Supplied records:
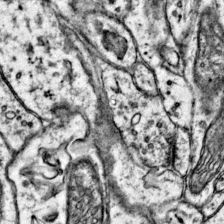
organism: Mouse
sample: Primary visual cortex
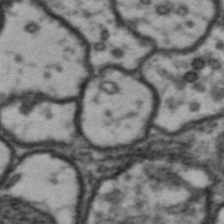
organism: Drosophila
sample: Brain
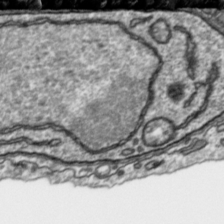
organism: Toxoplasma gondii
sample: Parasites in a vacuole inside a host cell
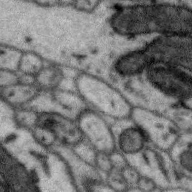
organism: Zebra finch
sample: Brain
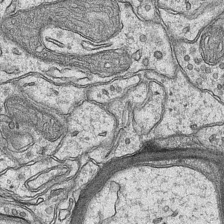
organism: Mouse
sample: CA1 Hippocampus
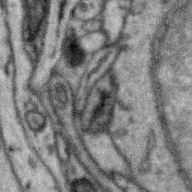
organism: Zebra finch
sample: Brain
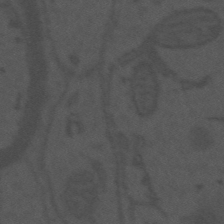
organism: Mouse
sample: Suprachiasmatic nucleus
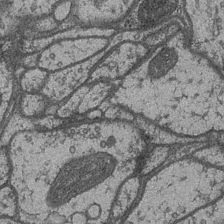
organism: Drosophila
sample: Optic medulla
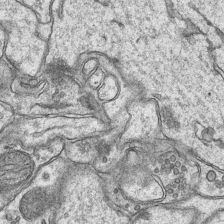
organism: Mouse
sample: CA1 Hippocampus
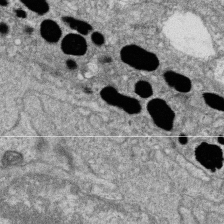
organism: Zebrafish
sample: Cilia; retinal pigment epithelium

...

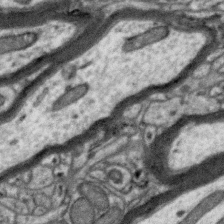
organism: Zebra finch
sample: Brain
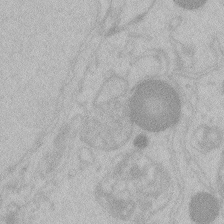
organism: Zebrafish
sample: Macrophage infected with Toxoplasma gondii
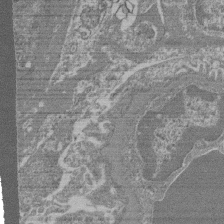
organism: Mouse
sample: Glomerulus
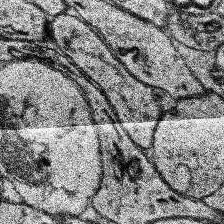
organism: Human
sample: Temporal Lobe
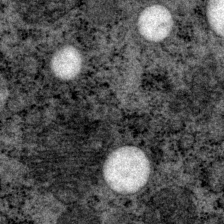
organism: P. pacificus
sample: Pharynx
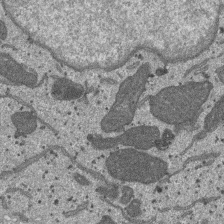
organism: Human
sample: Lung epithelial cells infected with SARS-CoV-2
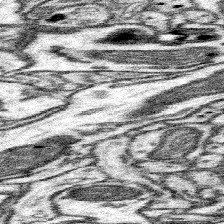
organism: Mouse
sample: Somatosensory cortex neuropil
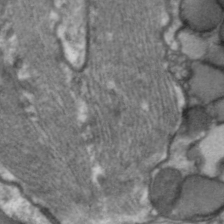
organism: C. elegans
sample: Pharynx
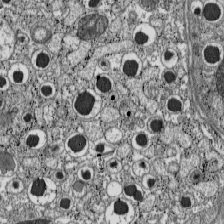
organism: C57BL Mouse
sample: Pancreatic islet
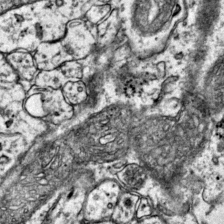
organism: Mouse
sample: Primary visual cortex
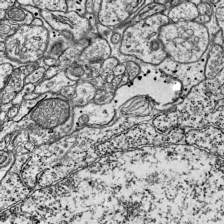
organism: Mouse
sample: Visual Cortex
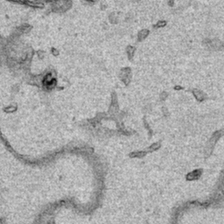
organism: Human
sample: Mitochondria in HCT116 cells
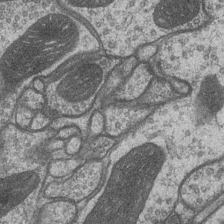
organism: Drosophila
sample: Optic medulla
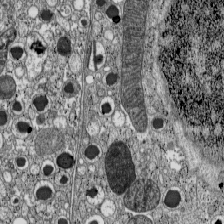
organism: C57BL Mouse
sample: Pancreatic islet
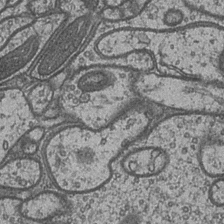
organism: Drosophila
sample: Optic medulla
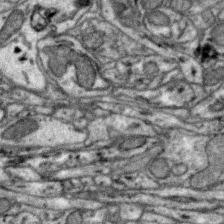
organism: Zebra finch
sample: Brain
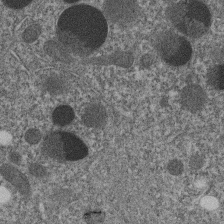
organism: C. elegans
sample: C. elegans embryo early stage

What the exercise asks:
Pictures excluded, transcribe the listing above exactly from the line with "sample: Macrophage infected" through the line with "sample: C. elegans embryo early stage", and no further.

Solution for this exercise:
sample: Macrophage infected with Toxoplasma gondii
organism: Mouse
sample: Glomerulus
organism: Human
sample: Temporal Lobe
organism: P. pacificus
sample: Pharynx
organism: Human
sample: Lung epithelial cells infected with SARS-CoV-2
organism: Mouse
sample: Somatosensory cortex neuropil
organism: C. elegans
sample: Pharynx
organism: C57BL Mouse
sample: Pancreatic islet
organism: Mouse
sample: Primary visual cortex
organism: Mouse
sample: Visual Cortex
organism: Human
sample: Mitochondria in HCT116 cells
organism: Drosophila
sample: Optic medulla
organism: C57BL Mouse
sample: Pancreatic islet
organism: Drosophila
sample: Optic medulla
organism: Zebra finch
sample: Brain
organism: C. elegans
sample: C. elegans embryo early stage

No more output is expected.